— Да ты, брат Коля, прямо парашютист…
Хохот заглушил слова Бориса Афанасьевича.
Прибыли в село Шаумян. Привели себя в порядок, представились командиру полка.
— Давно вас ждем, товарищу командиры, — радушно сказал подполковник Воеводский. Обернулся к стоявшему рядом комиссару полка Синельникову и поднял вверх срезанный осколком большой палец правой руки. — Живем! Каковы орлы! Почти у всех боевой опыт. Это много значит, очень много, дорогой мой комиссар.
— Конечно, Иван Николаевич, живем, — в тон ему ответил комиссар полка. — В батареях оставалось по одному — два командира. Пополнение как нельзя кстати.
Батальонный комиссар окинул прибывших добрым взглядом и, представившись, сказал:
— Прошу любить и жаловать. Не стесняйтесь обращаться с любыми вопросами.
Синельников улыбнулся. Васнецов обратил внимание на его глаза — синие-синие. Невольно вспомнилось где-то прочитанное: синие глаза только у молодых душой, очень хороших людей. Синельников и впрямь оказался справедливым, знающем политработником.
После знакомства командир полка объявил назначения. Чигрин принял вторую батарею, Васнецов стал командовать в ней первым огневым взводом.
Герой Советского Союза Г. М. Чигрин.
— Задерживать вас не стану, — поздравив с назначением, произнес Воеводский. — Узна́ю в боях. Принимайте хозяйства — и сразу за учебу. Время тревожное. Не сегодня-завтра вступим в соприкосновение с противником.
Батарея занимала огневые позиции на окраине села. В сопровождении лейтенанта — помощника дежурного по полку — Чигрин и Васнецов отправились туда. Доро́гой лейтенант вводил в курс дела: батареей временно командует политрук Галкин. На должностях командиров взводов — сержанты, со всеми вытекающими отсюда последствиями.
— Обрадуется политрук вашему прибытию. Ох как обрадуется, — заверил лейтенант.
Помощник дежурного по полку оказался прав.
— Наконец-то! — облегченно вздохнул Галкин. — Мне только что сообщили о вас. Хотел встретить, да задержало орудие первого взвода. Никак не можем поворотный механизм отладить, будь он неладен. — Галкин окинул взглядом командиров и повеселевшим голосом продолжил: — Нет, теперь нас не скрутишь! Трое — не один. Как я ждал! Берите пушки, командуйте, а мне оставьте души тех, кто стреляет.

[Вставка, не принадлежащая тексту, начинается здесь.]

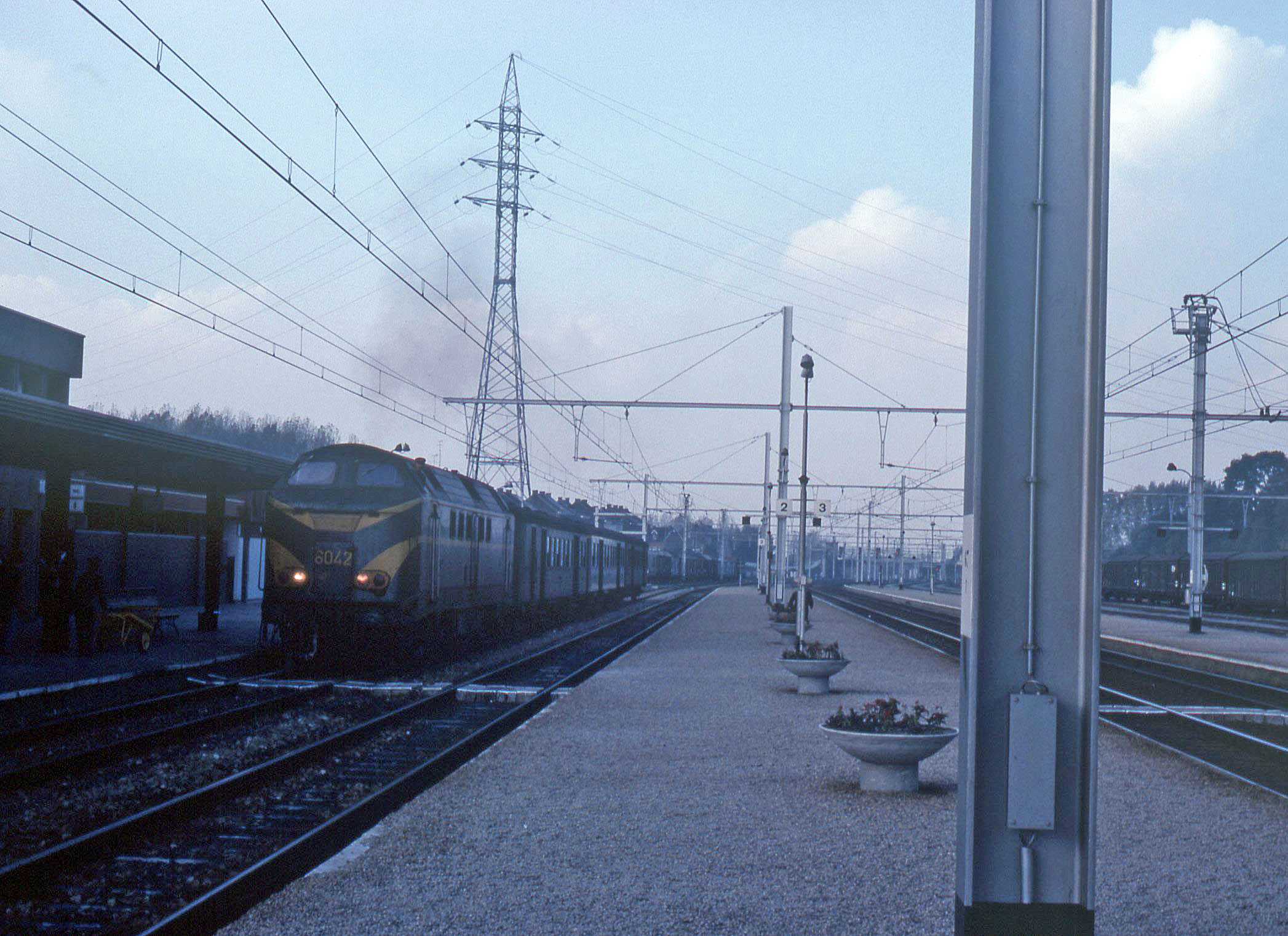 Het station Manage met een getrokken trein

Политрук собрал батарею. Началось знакомство с новым коллективом. Младшие командиры и красноармейцы были людьми обстрелянными. Правда, в расчетах вместо полного штата по три — четыре человека. «Но это дело поправимое, — заметил начальник штаба полка майор Крюков, — скоро прибудет пополнение, и все станет на свои места.
Первым орудием во взводе Васнецова командовал сержант Поляков. Немногословный, степенный. За отличие в боях Николай награжден орденом Красного Знамени; столь высокой награды в сорок втором удостаивались не многие. Поляков пользовался уважением в батарее. Хорошее впечатление произвел командир второго орудия сержант Фадеев. Небольшого роста, не в пример Полякову говорун, он прекрасно знал подчиненных и, как выяснилось, отлично владел всеми боевыми специальностями расчета, обладал мгновенной реакцией, что для противотанкиста немаловажно.
Под стать младшим командирам оказался и личный состав расчетов. Почти все номера орудий имели боевой опыт. На занятиях по огневой подготовке расчеты показали прекрасную выучку. Николая Васнецова это очень обрадовало. «С таким народом, — подумал он после проверки слаженности расчетов, — в бой идти можно. Не подведет».
Своим назначением Васнецов был доволен, хотя и часто вспоминал ребят из прежнего взвода. В один из дней, будучи помощником дежурного по полку, связался со штабом артиллерии армии. Однако узнать о своих бывших подчиненных удалось немного. Ответили однозначно: пристроены. В это время на расположение полка налетела фашистская авиация. Стало не до расспросов.
Немецкие самолеты навещали огневые полка в день два, а то и три раза. В обязанности наряда входил контроль за соблюдением маскировки, а с появлением вражеской авиации подача сигнала тревоги. Вопросы оповещения в полку были отработаны неплохо: раньше часть была зенитной, прежние порядок и традиции все старались поддерживать. К предстоящем боям готовились напряженно, по двенадцать часов в сутки. На это были причины. Дыхание фронта ощущалось ежедневно, со стороны Лазаревской и особенно Туапсе доносился гул. В любую минуту полк могли бросить в бой.